Поднявшись по лестнице, не используя лифт, на случай если он экстренно понадобится врачам, я встречаю дежурную медсестру.

– Привет, Ань.

– Привет, а ты чего тут?

– Да я слышала о девочке, что ночью доставили, можно мне…

– Ой, Лилька, не упади только.

Она отодвигается от стола, за которым заполняла какие-то рабочие тетради и кивает идти за ней.

– Васильич сейчас на смене, говорит нормально все. Рисков нет, теперь только выздоровление физическое. А вот что там будет эмоционально, понятия не имеет никто из нас. Она через четыре-пять дней к вам пойдет.

– Ага, я слышала.

Мы останавливаемся возле палаты с прозрачной стеной, и я впиваюсь взглядом в единственную малышку, которая там лежит. Одна. В деревянной кроватке и подрагивает изредка.

– Господи… – вырывается из меня, и я слышу, как рядом вздыхает Аня.

Глава 3

На глаза наворачиваются слезы, когда я продолжаю стоять там за прозрачным стеклом.

Я пытаюсь представить ситуацию, при которой можно поднять руку на ребенка. Поднять так, что на лице остается синяк, что на теле багровые пятна… и меня начинает тошнить.

– Поверить не могу, что такое сделал человек, Ань. Что это сделала женщина, которая родила ребенка.

– Надеюсь, что ее посадят.

– Жаль, что она получит срок и будет дальше спокойно жить без хлопот, – говорю ей в ответ, затем поднимаю руки и вытираю щеки от влаги. – Не назовешь наказанием то, что она найдет кров и еду на какое-то время.

– Мы не властны над этим, Лиля. Хуже, если она будет дальше, извини меня, плодиться.

– В этом ты права. Я бы попросила Галю из акушерского отдела стерилизовать эту… – я проглатываю маты и собираюсь уйти, как вдруг малышка начинает дергаться сильней и в итоге всхлипы превращаются в громкий плач.

– Поэтому мы положили ее в отдельную палату, – она входит внутрь и поднимает девочку на руки.

Она настолько худенькая и крошечная для своих девяти месяцев, что ее легко можно спутать с полугодовалым ребенком.

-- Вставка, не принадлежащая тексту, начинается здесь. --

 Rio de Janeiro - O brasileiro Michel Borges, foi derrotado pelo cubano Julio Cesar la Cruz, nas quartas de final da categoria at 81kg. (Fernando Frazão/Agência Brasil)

Внутри бушует ураган, а пальцы покалывает от желания успокоить ее.

Я смотрю на часы, которые висят в коридоре, и, дав себе не более десяти минут, вхожу в палату.

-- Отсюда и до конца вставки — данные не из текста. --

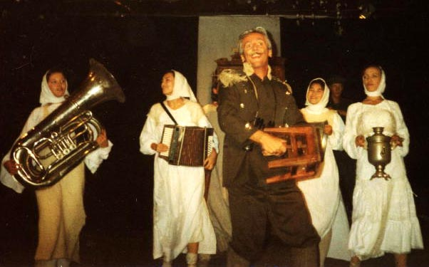 Бригадир в дипломном спектакле ГИТИСа "Амуры в снегу"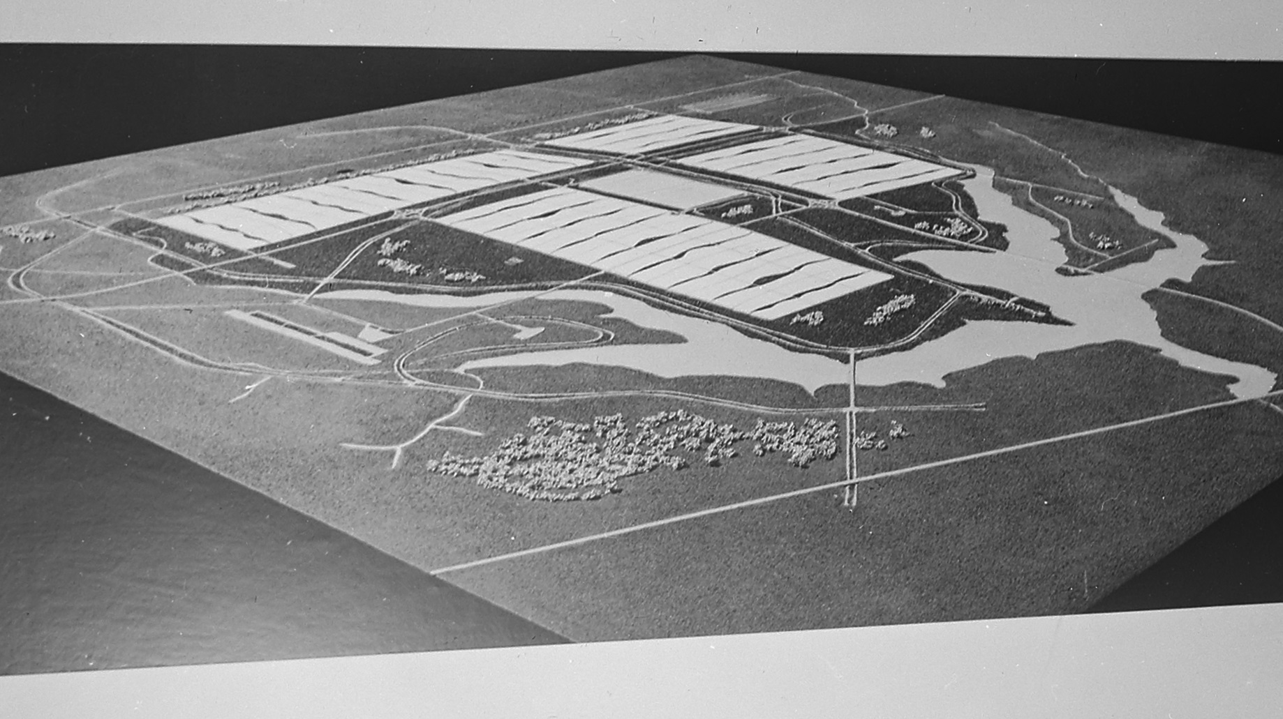 Imagem do Fundo Agência Nacional, do Arquivo Nacional

Как только я открываю дверь, меня окунает в океан боли этой маленькой девочки. Боли, которую она своим криком рассказывает. Доверительно кричит о том, как ей страшно, не понимая, почему с ней совершили это зло и так жестоко обидели.

– Дай ее мне… дай, – протягиваю руки, и Аня, обессилев за короткие полминуты тут же отдает ее.

– Нам с трудом удается ее успокоить, Лиль, хотя она проснулась в третий раз всего.

– Не удивительно, – шепчу ей и, прижав к своей груди малышку, пою медленное «ш-ш-ш», согревая и пытаясь подарить покой.

– У нее травма головы, поэтому ее не убаюкаешь, как обычно мы это делаем.

– Не нужно.

Маленькие ладони разлетаются в разные стороны, когда я снова прижимаю ее к себе, стараясь не травмировать.

Крик становится другим, значит, она уже переходит в стадию закатывания.

– Дай мне соску, Ань и пеленку.

– Сейчас.

Она быстро протягивает мне пеленку, которой я слегка стягиваю ее руки, чтобы она царапала себя в первую очередь. Укладываю слегка на свой локоть, но не как при кормлении бутылочкой и снова покачиваясь в разные стороны, соской касаюсь ее покрасневшего рта.

Я знаю, что она не голодна, но истерику нужно прекратить, а рефлексы никто не отменял.

Она кричит и одной рукой хватается за мою рабочую форму, а, поняв, что зацепилась крепко, уже не отпускает. Вторая ручка тоже не дергается больше, схватив ткань на моей спине.

Чмокая соску, она кричит. Затем делает это снова. И при очередном жевании начинает подвывать и как я говорю обычно «рассказывать», а значит, мне пора ей ответить.

У моей дочери, случались такие истерики, как у любого ребенка, хотя причины для них разные, остановить ее можно и таким способом, каким пользуюсь я, если позволяет ситуация.

Она до сих пор не открыла глаз и даже не видела меня. Поэтому, когда она снова произносит что-то вроде «Уай-а-а-а…», я начинаю.

– Да, мое солнышко. Я знаю… Знаю. Слышу тебя.

Она, всхлипывая, прекращает крик, поглотив соску, и открывает глаза.

Будто серый мрамор – цвет. Формы перевернутой капельки. Она посмотрела на меня, все еще красная от непрекращаемого плача. Я знала, что она снова начнет истерику, которую будет остановить уже проще. Но это мгновение, она смотрела на меня. Разглядывала буквально три, от силы четыре секунды.